The secondary C(OH)-C bonds are abundant in biomass such as lignin and cellulose. Thus, selective cleavage of the C(OH)-C bonds into value chemicals attracted much attention. Molecular iodine has received considerable attention as an inexpensive and readily available catalyst to yield the corresponding products in excellent yields with high selectivity, but it is highly corrosive and toxic, making its use somewhat unattractive. In this study, I₂ was generated in situ from Fe(NO₃)₃.9H₂O/NaI, which was further combined with Fe(NO₃)₃.9H₂O to catalyze the oxidation process. In the reaction, the H₂O molecule from the reaction and Fe(NO₃)₃.9H₂O attacked the phenylglyoxal to form benzaldehyde, which was further oxidized to benzoic acid. Aryl primary and secondary benzylic alcohols from lignin were successfully transformed into aryl carboxylic acids by Fe(NO₃)₃.9H₂O/NaI/DMSO. The catalytic system was green and efficient, avoiding the usage of toxic and corrosive molecular I₂. From the experiments, it was clear that the yield of the product from the substrates with an electron-donating group was higher than that of electron-withdrawing substituted substrates, which was similar to the aryl secondary alcohols. Aryl alkyl ketones were also successfully conducted by the Fe(NO₃)₃.9H₂O/NaI/DMSO catalytic system.

Selective Degradation of Styrene-Related Plastics Catalyzed by Iron under Visible Light*

Efficient degradation of plastics, the vital challenge for a sustainable future, stands in need of better chemical recycling procedures that help produce commercially valuable small molecules and redefine plastic waste as a rich source of chemical feedstock. However, the corresponding chemical recycling methods, while being generally restricted to polar polymers, need improvement. Particularly, degradation of chemically inert nonpolar polymers, the major constitutes of plastics, suffers from low selectivity and very harsh transformation conditions. Herein, an efficient method was developed for selective degradation of styrene-related plastics under gentle conditions through multiple oxidation of sp³ C-H bonds and sp³ C-C bonds. The procedure was catalyzed with inexpensive iron salts under visible light, using oxygen as green oxidant. Furthermore, simple iron salts could be used to degrade plastics in the absence of solvent under natural conditions, highlighting the potential application of iron salts as additives for degradable plastics.

Oxidative α-C-C Bond Cleavage of 2° and 3° Alcohols to Aromatic Acids with O2 at Room Temperature via Iron Photocatalysis

The selective α-C-C bond cleavage of unfunctionalized secondary (2°) and tertiary alcohols (3°) is essential for valorization of macromolecules and biopolymers.
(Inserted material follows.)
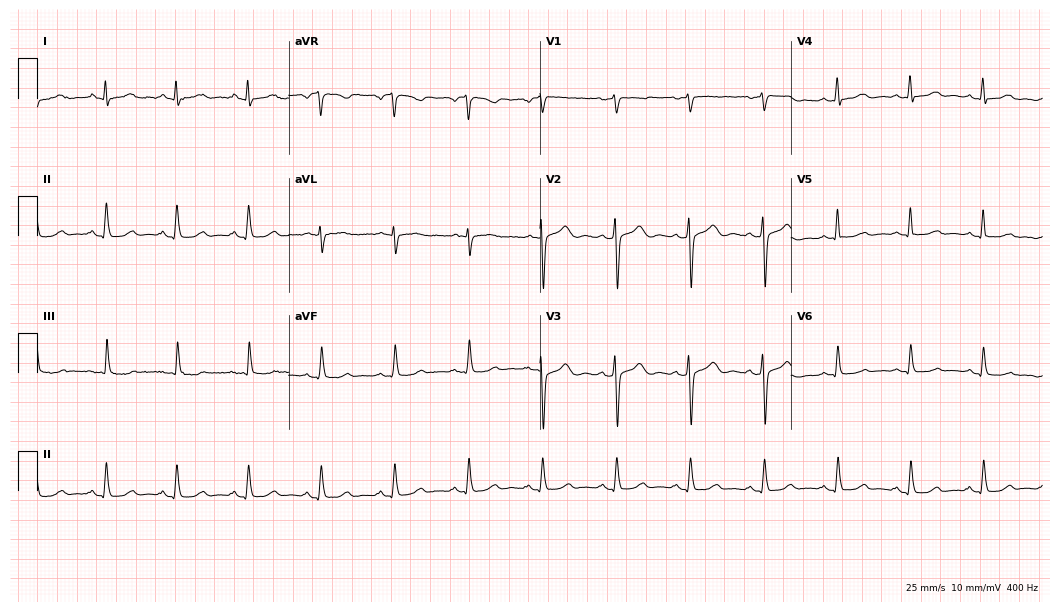
12-lead ECG from a 58-year-old female patient. Recorded interpretation: within normal limits.

We developed a blue-light-driven iron catalysis for aerobic oxidation of 2° and 3° alcohols to acids via α-C-C bond cleavages at room temperature. The first example of oxygenation of the simple tertiary alcohols was reported. The iron catalyst and blue light play critical roles to enable the formation of highly reactive O radicals from alcohols and the consequent two α-C-C bond cleavages.

Iron-catalyzed oxidative C–C(vinyl) σ-bond cleavage of allylarenes to aryl aldehydes at room temperature with ambient air

The iron-catalyzed C−C single bond cleavage and oxidation of allylarenes without the assistance of heteroatoms/directing groups to produce aryl aldehydes is disclosed.